PROVIDED MATERIAL Start Marker

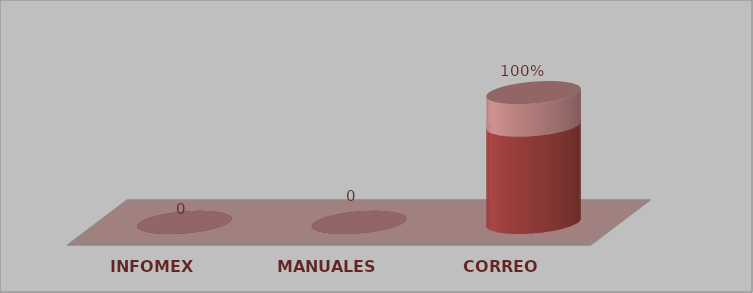
| Category | Series 0 | Series 1 |
|---|---|---|
| INFOMEX | 0 | 0 |
| MANUALES | 0 | 0 |
| CORREO | 3 | 1 |

PROVIDED MATERIAL End Marker

◆ PROBLEM STATEMENT ◆
Every line above should be reproduced exactly, please, with no pictures included.

◆ TASK ANSWER ◆
| Category | Series 0 | Series 1 |
|---|---|---|
| INFOMEX | 0 | 0 |
| MANUALES | 0 | 0 |
| CORREO | 3 | 1 |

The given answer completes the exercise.